Please repeat the lines below, exactly and only, from the one that holds "0.3125 | 0 | 0 |" through the one that holds "0.510416666666667 | 5 | 1 |".

(RECORDS FOR THIS EXERCISE begins)

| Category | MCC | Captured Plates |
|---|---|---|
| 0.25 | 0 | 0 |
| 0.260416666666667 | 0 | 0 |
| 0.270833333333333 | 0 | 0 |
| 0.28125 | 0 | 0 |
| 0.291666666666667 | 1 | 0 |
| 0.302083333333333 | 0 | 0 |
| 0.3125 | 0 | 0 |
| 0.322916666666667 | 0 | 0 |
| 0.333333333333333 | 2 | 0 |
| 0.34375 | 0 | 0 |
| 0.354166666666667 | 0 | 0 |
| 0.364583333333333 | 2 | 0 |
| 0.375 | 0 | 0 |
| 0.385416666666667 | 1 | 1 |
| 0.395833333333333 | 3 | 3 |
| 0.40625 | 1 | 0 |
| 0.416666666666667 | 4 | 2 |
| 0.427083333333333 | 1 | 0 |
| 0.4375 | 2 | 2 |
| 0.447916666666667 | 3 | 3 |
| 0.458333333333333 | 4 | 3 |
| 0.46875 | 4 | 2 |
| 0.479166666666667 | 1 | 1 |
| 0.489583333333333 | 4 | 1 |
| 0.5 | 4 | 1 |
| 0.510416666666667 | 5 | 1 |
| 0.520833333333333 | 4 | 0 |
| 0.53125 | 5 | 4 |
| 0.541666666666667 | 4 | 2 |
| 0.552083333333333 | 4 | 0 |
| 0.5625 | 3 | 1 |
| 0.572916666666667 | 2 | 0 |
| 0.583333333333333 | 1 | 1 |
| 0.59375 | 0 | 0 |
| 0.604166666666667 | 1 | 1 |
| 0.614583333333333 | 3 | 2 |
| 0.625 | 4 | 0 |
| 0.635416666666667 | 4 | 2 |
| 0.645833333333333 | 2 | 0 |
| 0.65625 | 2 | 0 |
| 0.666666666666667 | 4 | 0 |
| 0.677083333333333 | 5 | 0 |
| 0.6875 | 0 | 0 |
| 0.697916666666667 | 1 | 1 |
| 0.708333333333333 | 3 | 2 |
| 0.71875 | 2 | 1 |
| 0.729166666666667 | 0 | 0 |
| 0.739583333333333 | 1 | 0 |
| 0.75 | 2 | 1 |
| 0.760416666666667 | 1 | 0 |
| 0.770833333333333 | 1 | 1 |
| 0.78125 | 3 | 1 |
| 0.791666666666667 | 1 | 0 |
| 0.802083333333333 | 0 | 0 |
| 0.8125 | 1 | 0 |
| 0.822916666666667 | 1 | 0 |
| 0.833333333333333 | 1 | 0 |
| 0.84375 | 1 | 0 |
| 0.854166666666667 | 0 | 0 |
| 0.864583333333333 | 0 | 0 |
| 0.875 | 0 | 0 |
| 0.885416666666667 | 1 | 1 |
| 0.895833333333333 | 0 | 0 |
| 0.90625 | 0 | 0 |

(RECORDS FOR THIS EXERCISE ends)
(RECORDS FOR THIS EXERCISE begins)

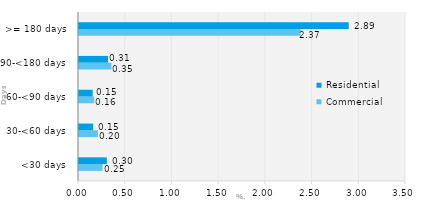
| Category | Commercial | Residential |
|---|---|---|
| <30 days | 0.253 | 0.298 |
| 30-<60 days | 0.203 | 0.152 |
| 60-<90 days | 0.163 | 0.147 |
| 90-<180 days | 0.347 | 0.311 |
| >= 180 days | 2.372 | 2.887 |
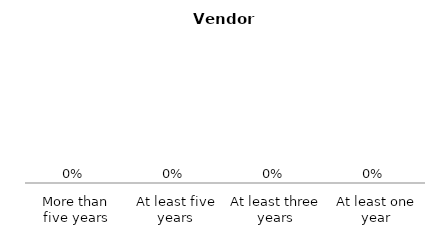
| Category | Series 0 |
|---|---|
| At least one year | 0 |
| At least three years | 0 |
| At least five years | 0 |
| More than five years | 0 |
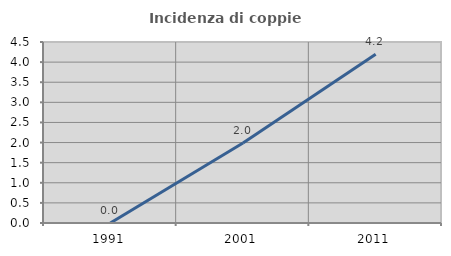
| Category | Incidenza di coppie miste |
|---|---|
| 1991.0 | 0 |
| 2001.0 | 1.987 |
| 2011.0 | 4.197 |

(RECORDS FOR THIS EXERCISE ends)
(RECORDS FOR THIS EXERCISE begins)

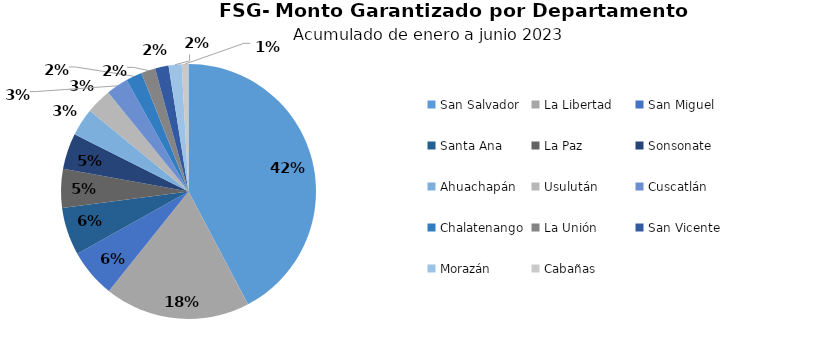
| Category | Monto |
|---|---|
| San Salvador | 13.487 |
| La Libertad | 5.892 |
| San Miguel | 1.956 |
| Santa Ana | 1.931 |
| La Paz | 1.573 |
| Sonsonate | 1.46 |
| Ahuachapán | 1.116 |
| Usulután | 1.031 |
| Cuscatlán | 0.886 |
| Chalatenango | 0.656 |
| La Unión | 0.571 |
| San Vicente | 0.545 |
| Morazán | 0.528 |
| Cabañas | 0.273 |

(RECORDS FOR THIS EXERCISE ends)

▸ **REPLY TO THE TASK**:
| 0.3125 | 0 | 0 |
| 0.322916666666667 | 0 | 0 |
| 0.333333333333333 | 2 | 0 |
| 0.34375 | 0 | 0 |
| 0.354166666666667 | 0 | 0 |
| 0.364583333333333 | 2 | 0 |
| 0.375 | 0 | 0 |
| 0.385416666666667 | 1 | 1 |
| 0.395833333333333 | 3 | 3 |
| 0.40625 | 1 | 0 |
| 0.416666666666667 | 4 | 2 |
| 0.427083333333333 | 1 | 0 |
| 0.4375 | 2 | 2 |
| 0.447916666666667 | 3 | 3 |
| 0.458333333333333 | 4 | 3 |
| 0.46875 | 4 | 2 |
| 0.479166666666667 | 1 | 1 |
| 0.489583333333333 | 4 | 1 |
| 0.5 | 4 | 1 |
| 0.510416666666667 | 5 | 1 |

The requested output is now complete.